Department of Electrical Engineering, Shiraz University of Technology, Shiraz, Iran.
Biomed Phys Eng Express. 2024 Feb 29;10(2). doi: 10.1088/2057-1976/ad29a3.
One of the epileptic patients' challenges is to detect the time of seizures and the possibility of predicting. This research aims to provide an algorithm based on deep learning to detect and predict the time of seizure from one to two minutes before its occurrence. The proposed Convolutional Neural Network (CNN) can detect and predict the occurrence of focal epilepsy seizures through single-lead-ECG signal processing instead of using EEG signals. The structure of the proposed CNN for seizure detection and prediction is the same. Considering the requirements of a wearable system, after a few light pre-processing steps, the ECG signal can be used as input to the neural network without any manual feature extraction step. The desired neural network learns purposeful features according to the labelled ECG signals and then performs the classification of these signals. Training of 39-layer CNN for seizure detection and prediction has been done separately. The proposed method can detect seizures with an accuracy of 98.84% and predict them with an accuracy of 94.29%. With this approach, the ECG signal can be a promising indicator for the construction of portable systems for monitoring the status of epileptic patients.

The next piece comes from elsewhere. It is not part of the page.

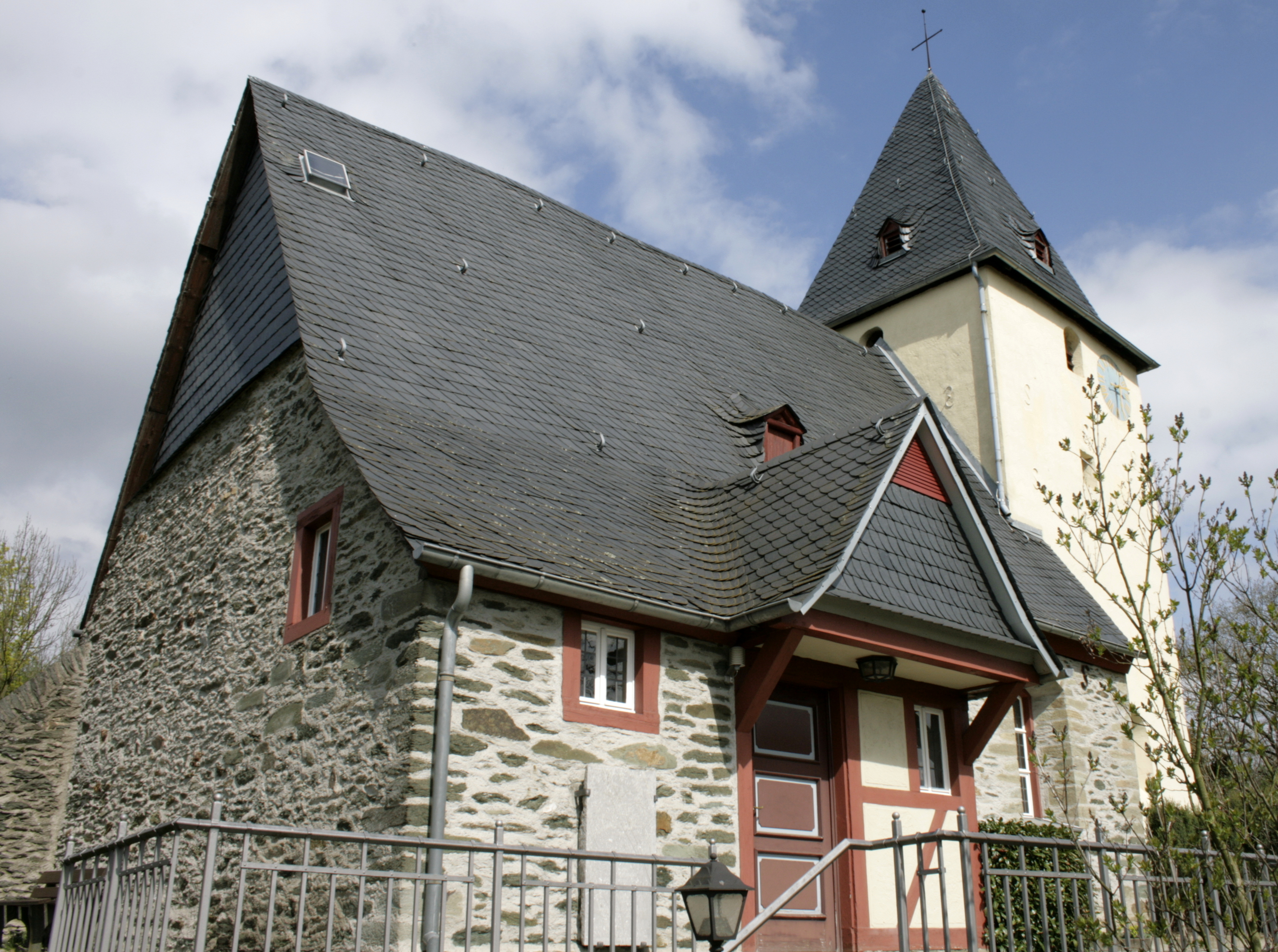 Kirche in Ennerich, Deutschland
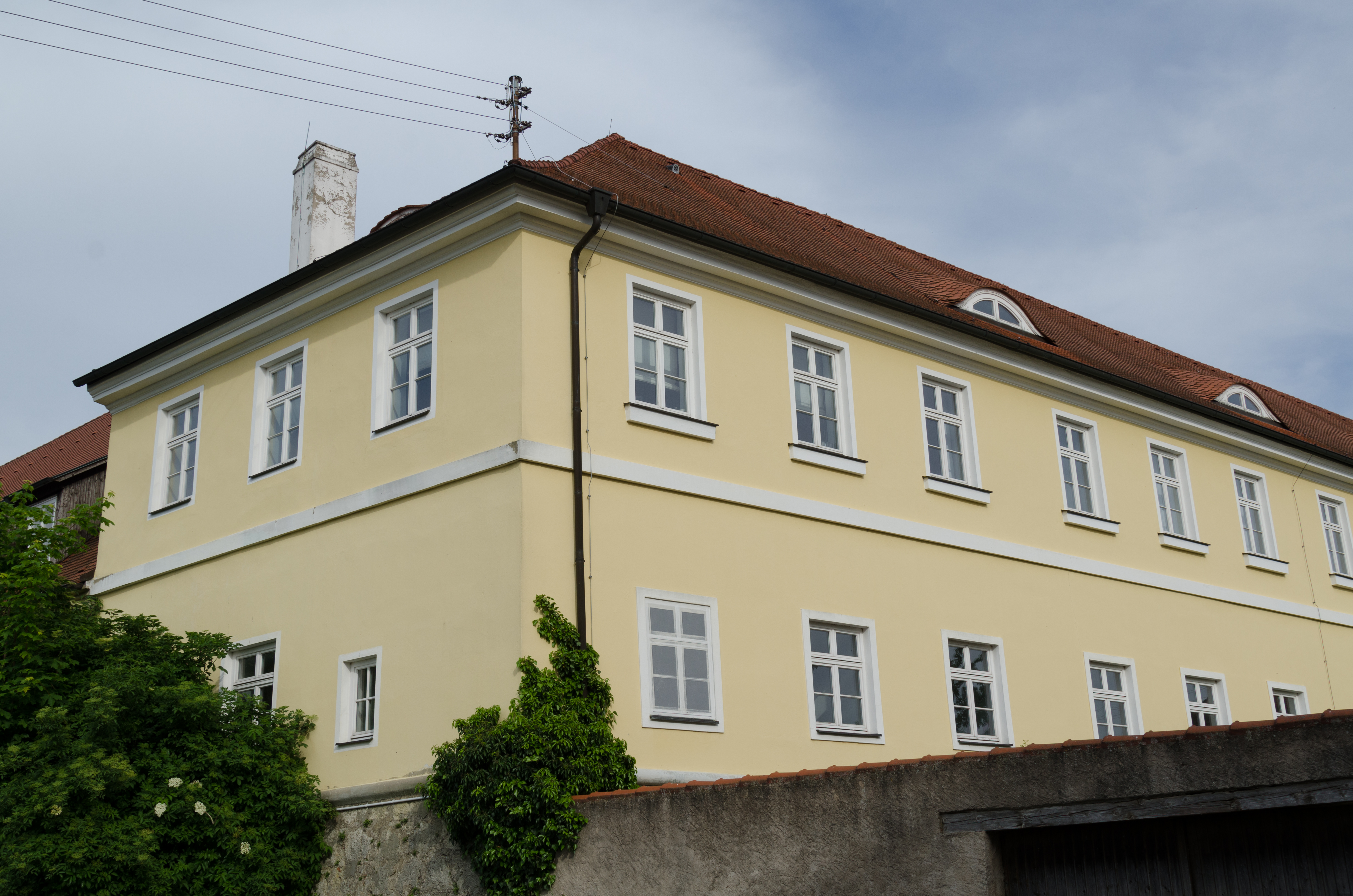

癫痫患者面临的挑战之一是检测癫痫发作的时间并预测其发生的可能性。本研究旨在提供一种基于深度学习的算法,以便在癫痫发作发生前一到两分钟检测和预测其发作时间。所提出的卷积神经网络(CNN)可以通过单导联 ECG 信号处理来检测和预测局灶性癫痫发作的发生,而无需使用 EEG 信号。用于检测和预测癫痫发作的所提出的 CNN 的结构相同。考虑到可穿戴系统的要求,在经过一些轻量级预处理步骤之后,可以直接将 ECG 信号用作神经网络的输入,而无需任何手动特征提取步骤。期望神经网络根据带标签的 ECG 信号学习有针对性的特征,然后对这些信号进行分类。分别对用于癫痫发作检测和预测的 39 层 CNN 进行了训练。该方法可以以 98.84%的准确率检测到癫痫发作,并以 94.29%的准确率对其进行预测。通过这种方法,ECG 信号有望成为构建用于监测癫痫患者状态的便携式系统的指标。